Exactly and only the lines below from the one containing "Gran casal fortificat" down to the one containing "Lezard des Pyrénées, Parc" are wanted, both included; please exclude every picture.

**Data**
★ ★ ★ ★ ★

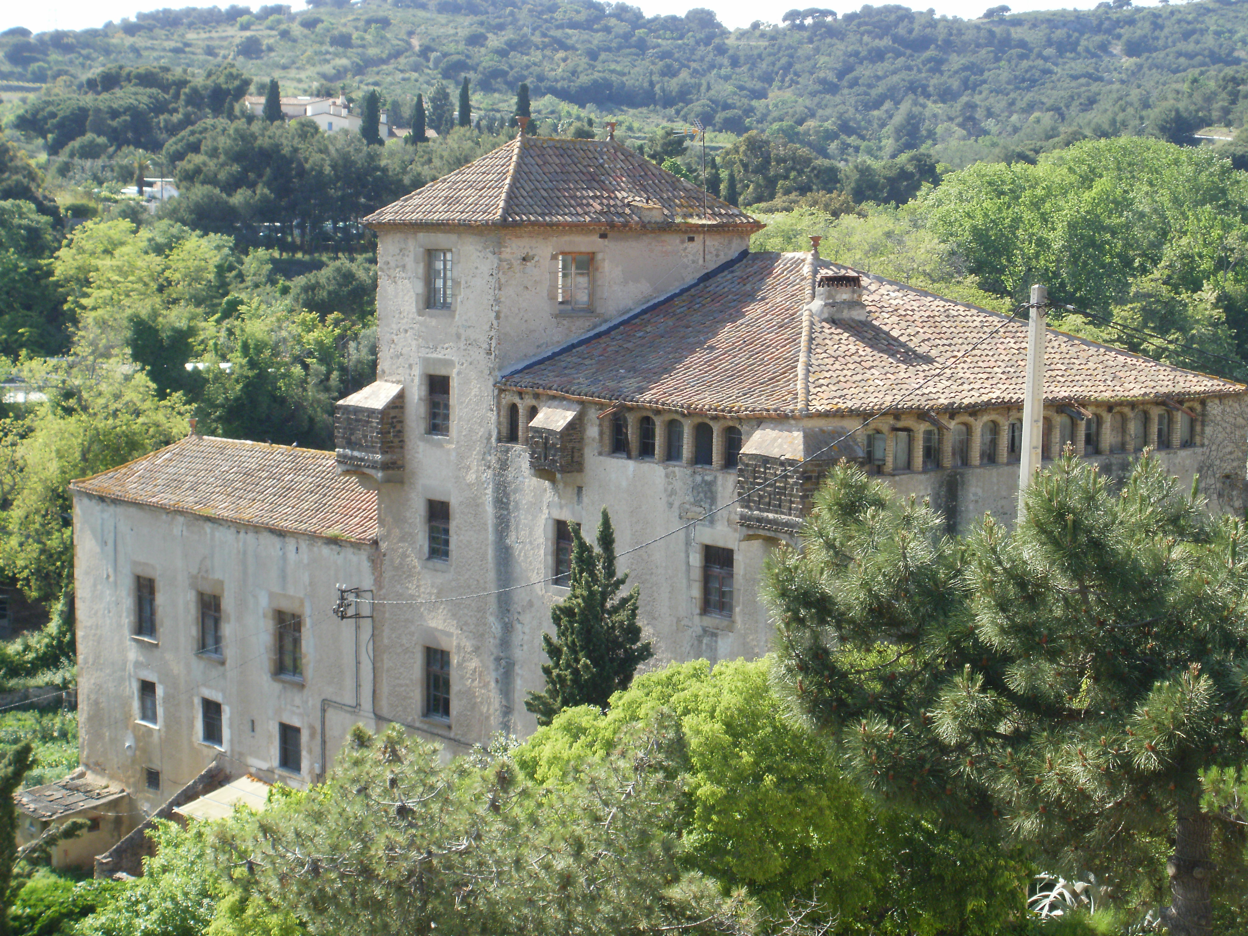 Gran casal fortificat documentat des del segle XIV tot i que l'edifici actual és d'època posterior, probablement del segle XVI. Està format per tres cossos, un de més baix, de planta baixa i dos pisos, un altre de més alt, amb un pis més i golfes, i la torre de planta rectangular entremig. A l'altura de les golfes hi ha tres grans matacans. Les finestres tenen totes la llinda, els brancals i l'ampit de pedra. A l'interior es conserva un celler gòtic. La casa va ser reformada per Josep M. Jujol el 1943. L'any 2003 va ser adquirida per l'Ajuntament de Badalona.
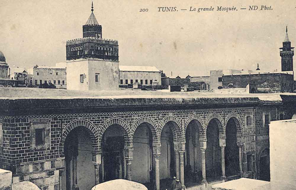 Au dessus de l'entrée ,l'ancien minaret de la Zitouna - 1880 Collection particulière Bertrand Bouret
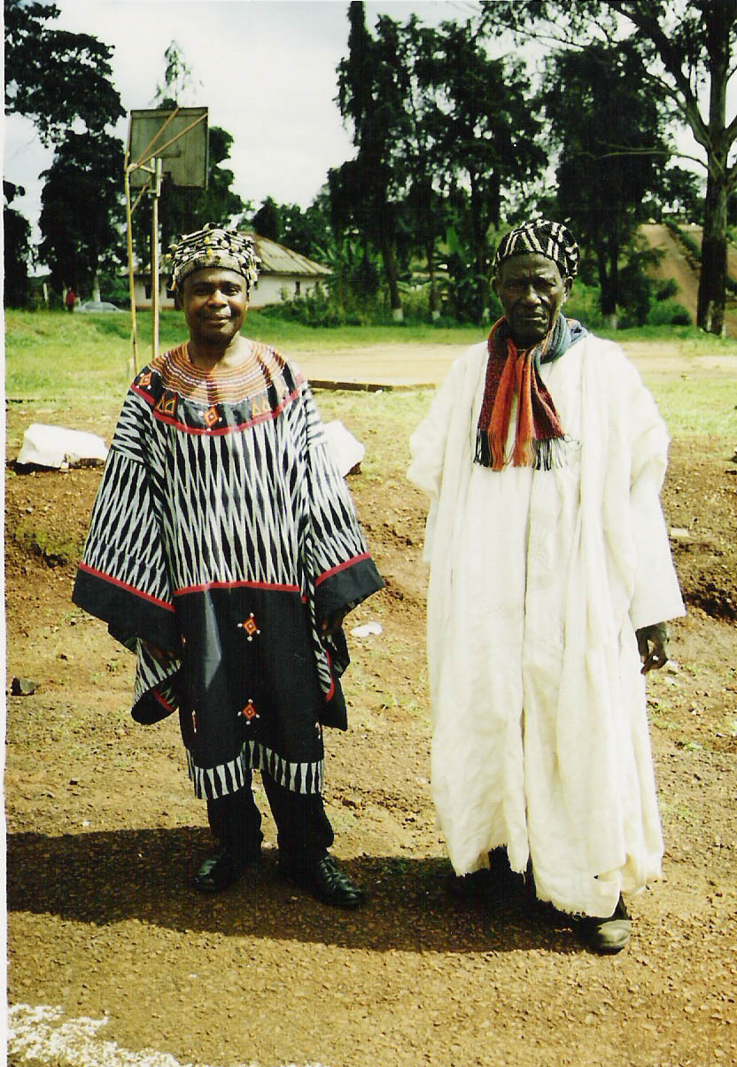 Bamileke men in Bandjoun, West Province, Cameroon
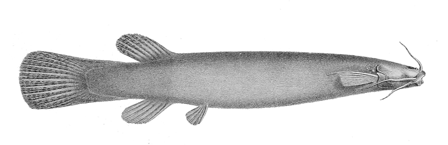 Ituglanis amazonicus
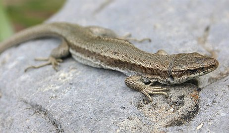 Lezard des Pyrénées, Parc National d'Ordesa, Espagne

★ ★ ★ ★ ★

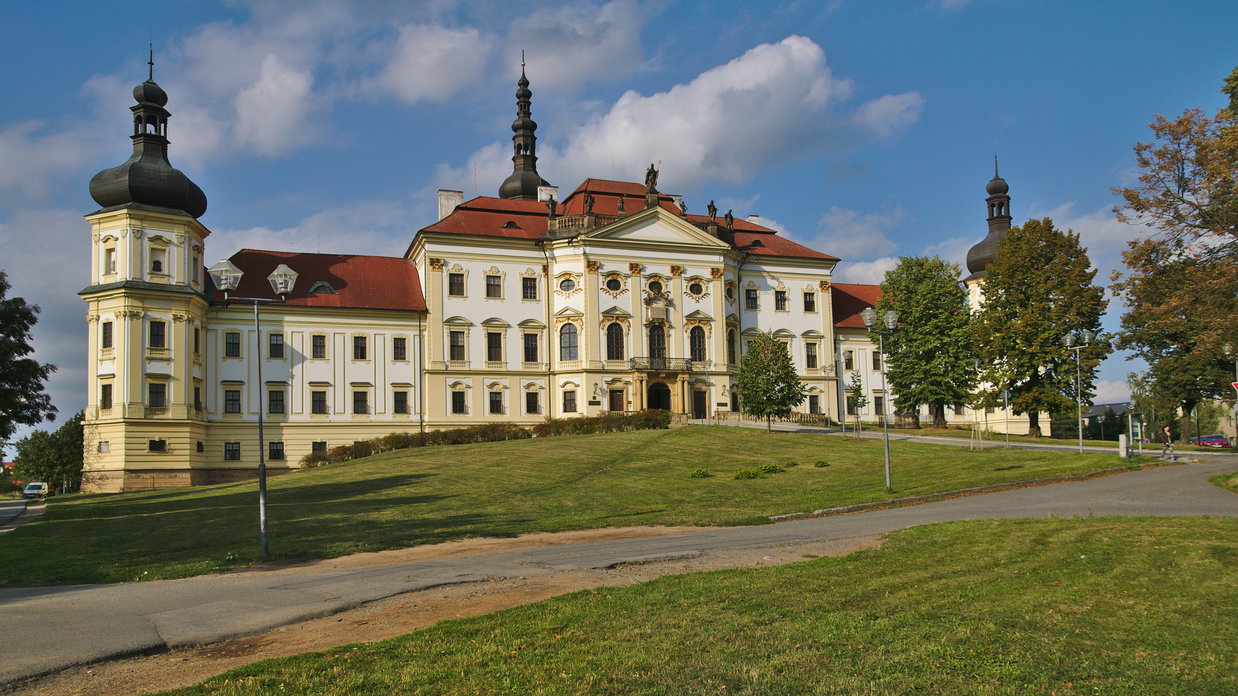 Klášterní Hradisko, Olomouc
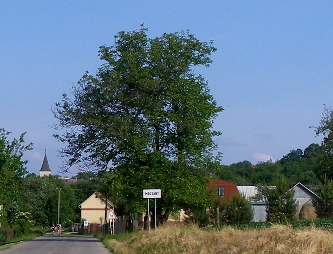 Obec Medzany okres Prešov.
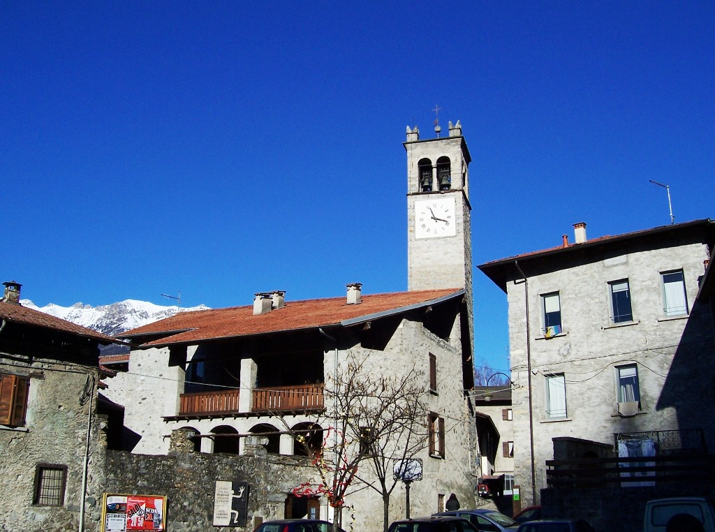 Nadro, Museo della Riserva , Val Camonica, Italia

★ ★ ★ ★ ★

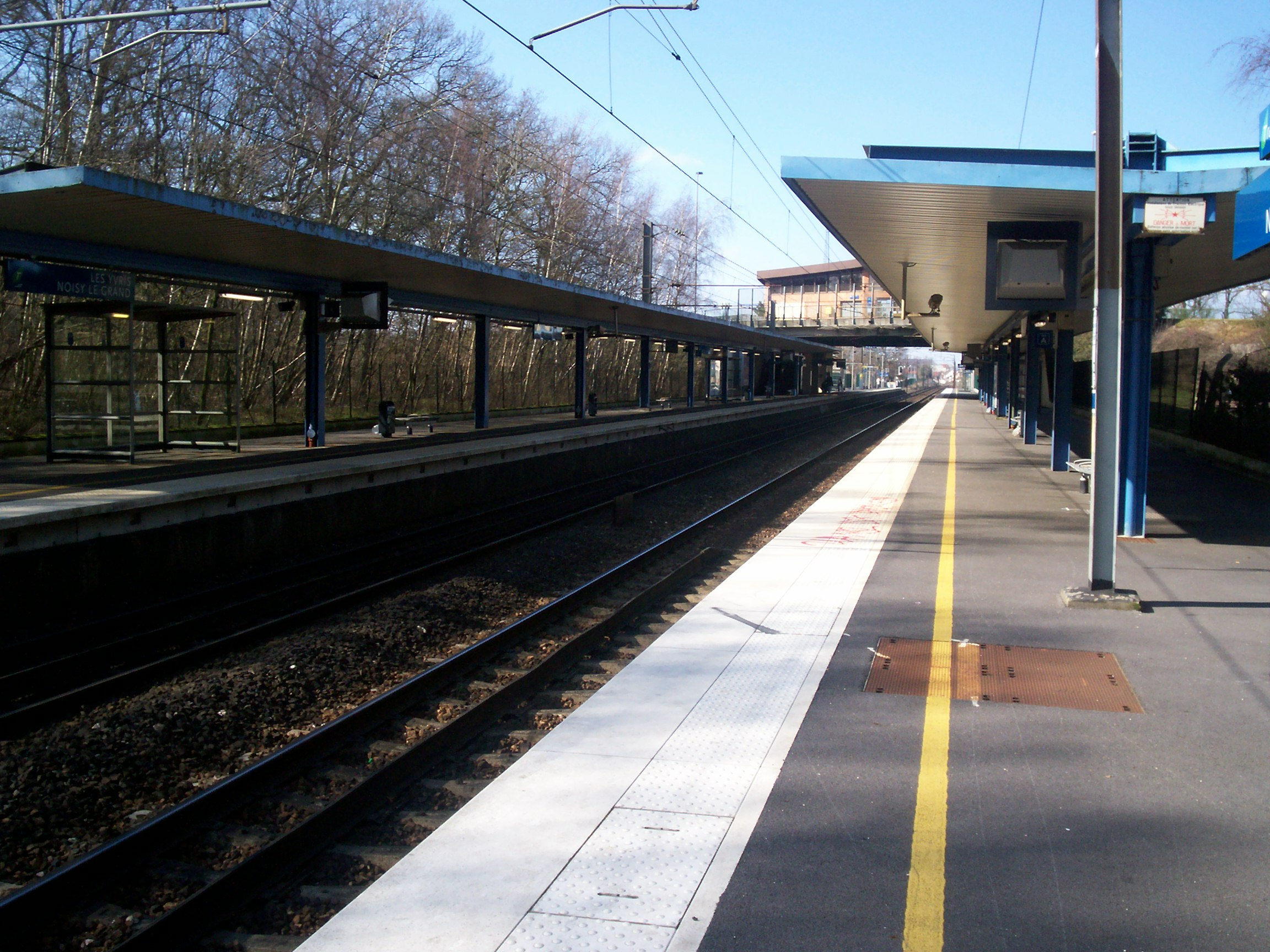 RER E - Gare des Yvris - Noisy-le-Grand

★ ★ ★ ★ ★

**Result below**
 Gran casal fortificat documentat des del segle XIV tot i que l'edifici actual és d'època posterior, probablement del segle XVI. Està format per tres cossos, un de més baix, de planta baixa i dos pisos, un altre de més alt, amb un pis més i golfes, i la torre de planta rectangular entremig. A l'altura de les golfes hi ha tres grans matacans. Les finestres tenen totes la llinda, els brancals i l'ampit de pedra. A l'interior es conserva un celler gòtic. La casa va ser reformada per Josep M. Jujol el 1943. L'any 2003 va ser adquirida per l'Ajuntament de Badalona.
 Au dessus de l'entrée ,l'ancien minaret de la Zitouna - 1880 Collection particulière Bertrand Bouret
 Bamileke men in Bandjoun, West Province, Cameroon
 Ituglanis amazonicus
 Lezard des Pyrénées, Parc National d'Ordesa, Espagne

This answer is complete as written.